Something many people don’t expect: moving your jaw, neck, or head can change what your tinnitus sounds like. Clenching your jaw is one of the most reliable triggers. In one survey, 90% of patients said a jaw clench made their tinnitus louder, with 41% reporting it doubled in volume and 26% saying it tripled. Head turns, neck stretches, and even eye movements can shift the pitch or loudness.

These changes happen because the nerves controlling your face, jaw, and neck muscles share pathways with the auditory system. When you activate those muscles, the signals can spill over and amplify the phantom sound. If you’ve noticed your tinnitus gets louder when you’re chewing or turning your head, this crossover wiring is the reason.

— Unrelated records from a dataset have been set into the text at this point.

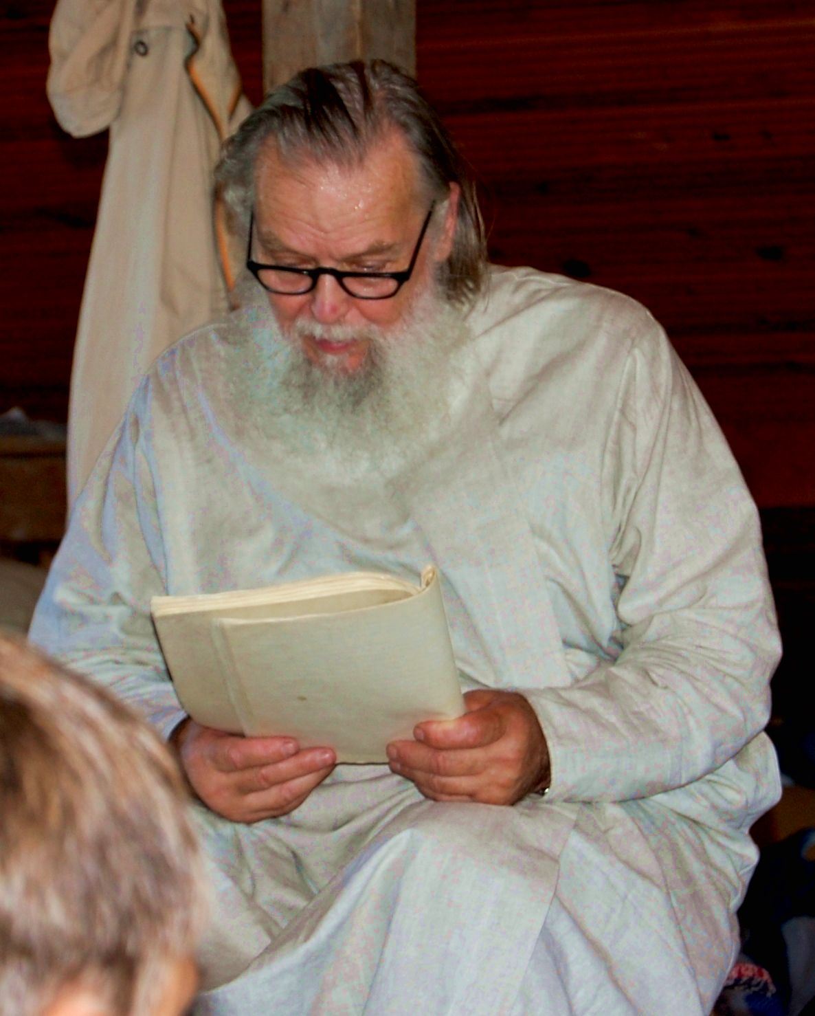 отец Павел Адельгейм, Псков
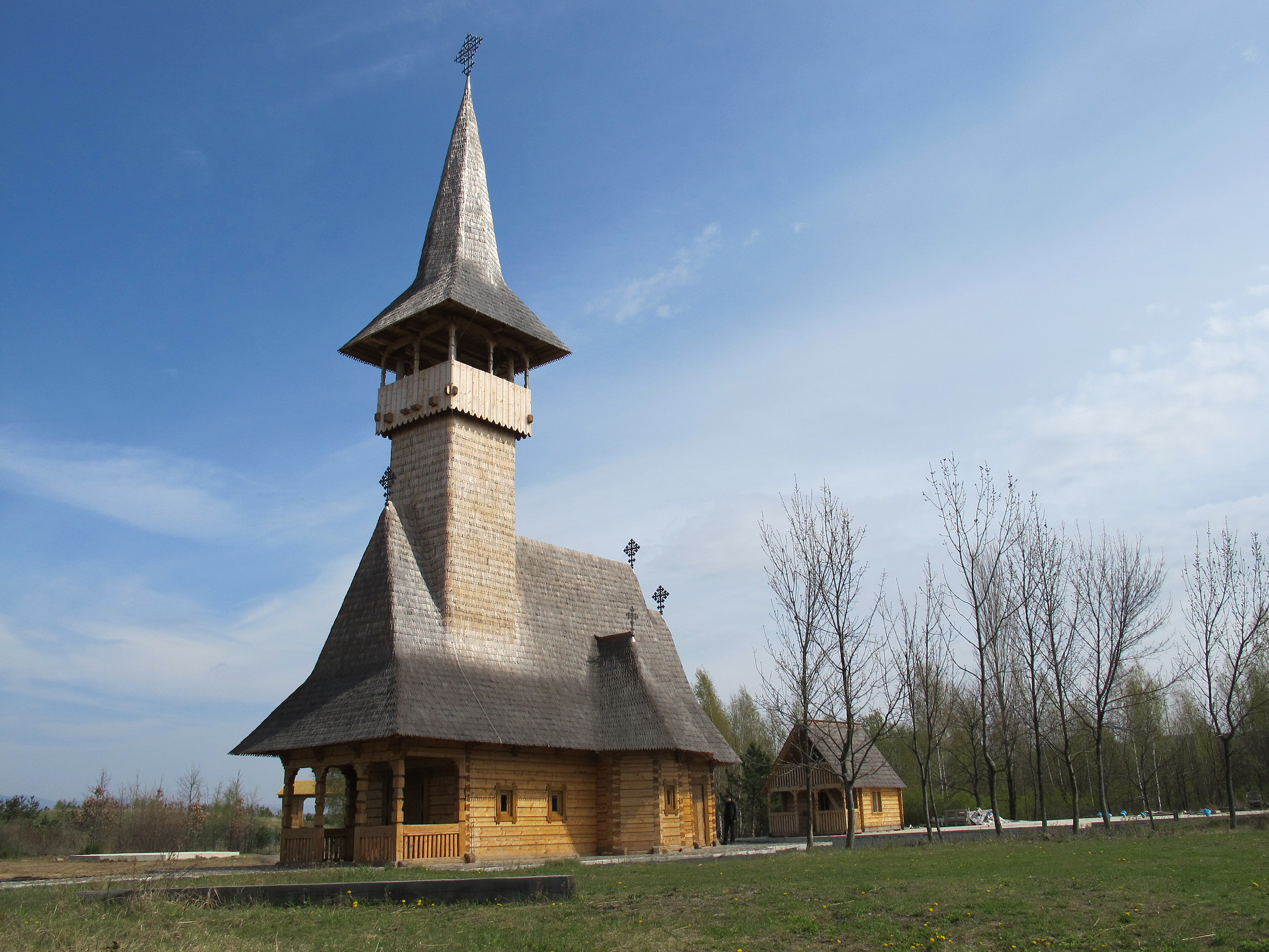 Pravoslavný kostel sv. Valentina v Mostě.
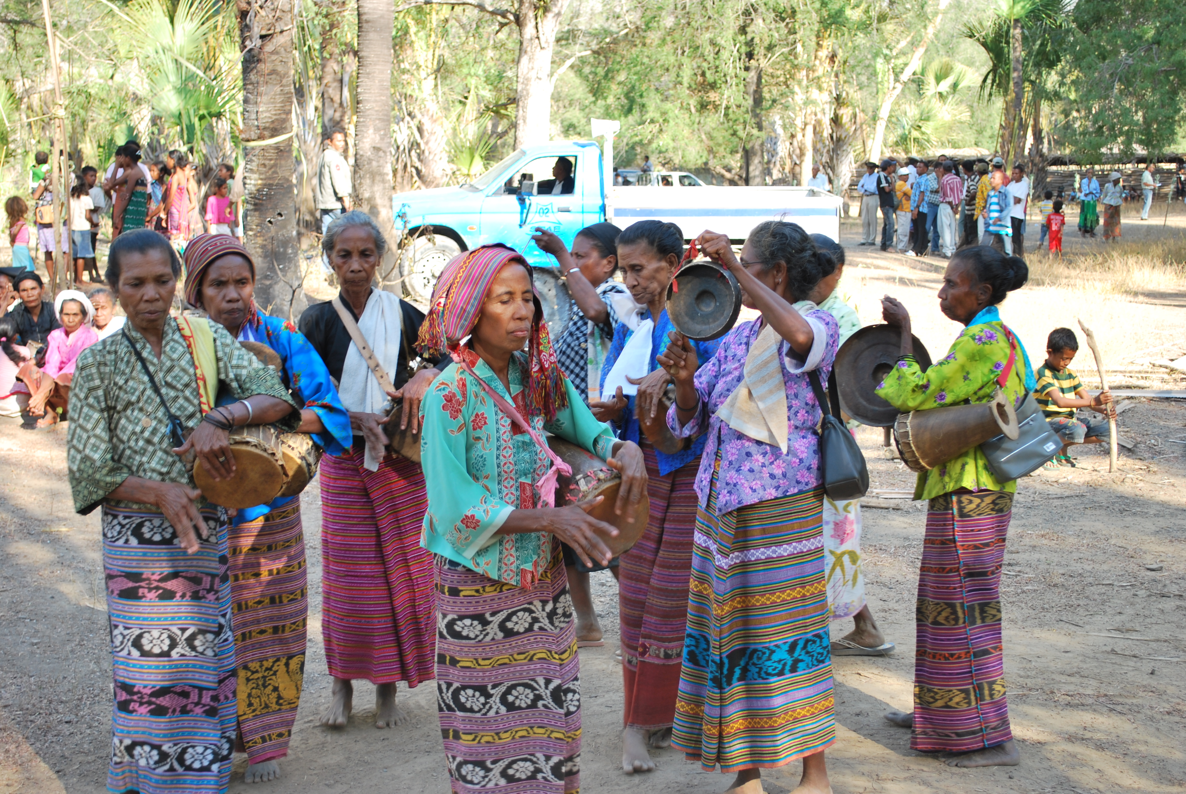 Moradores aus Licore/Laclo
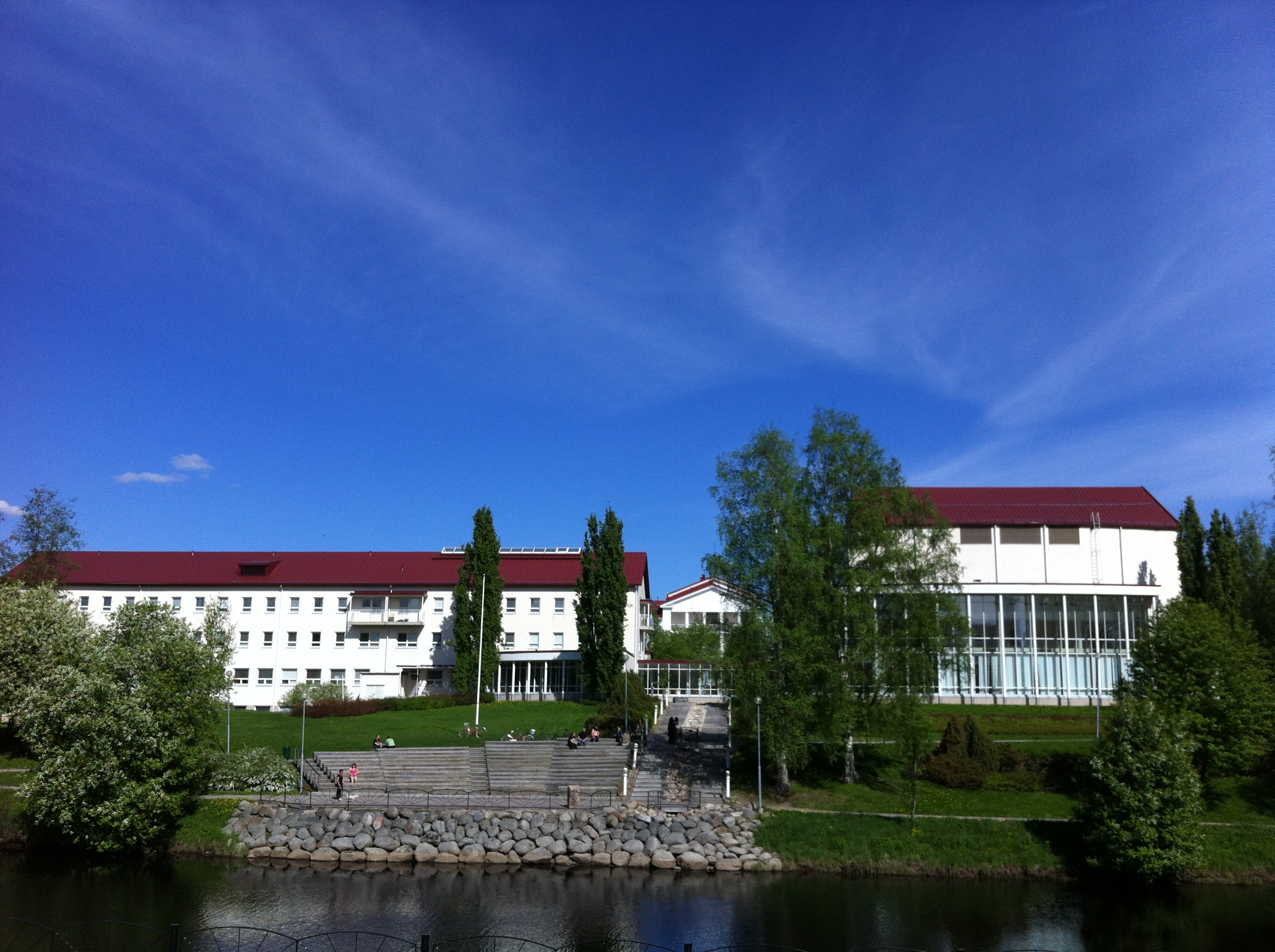 Kampuskirjasto sijaitsee Kampustalossa / Campus Library is situated in Campus House
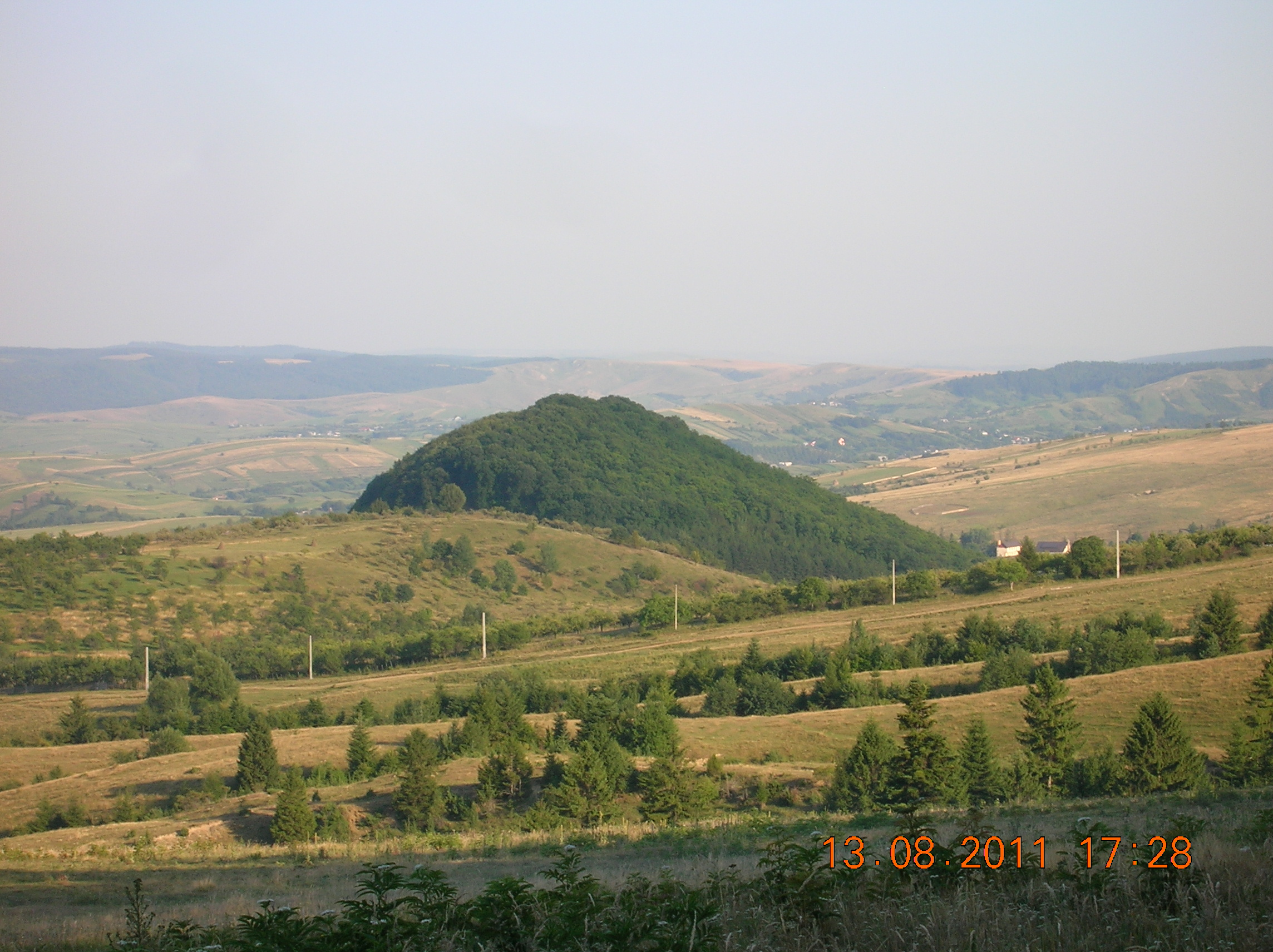 Jud. Neamţ, Munţii Stânişoarei, Parcul Natural Vânători Neamţ, Codrii de Aramă

How Doctors Identify What You Hear

Because tinnitus is a subjective experience, clinicians use pitch-matching tests to put a number on what you’re hearing. During the test, you listen to external tones and adjust the frequency and volume until you find a match for the sound in your head. You can scroll through the full range of audible frequencies, from deep bass to high treble, and fine-tune until the external tone closely resembles your tinnitus. The result gives your audiologist a frequency in Hertz and a loudness level, which helps guide treatment options like sound therapy that targets your specific pitch.

Some testing methods go further, playing tones across the entire frequency spectrum and asking you to rate how closely each one resembles your tinnitus. This creates a profile rather than a single data point, which better captures the experience for people whose tinnitus doesn’t sound like one clean tone.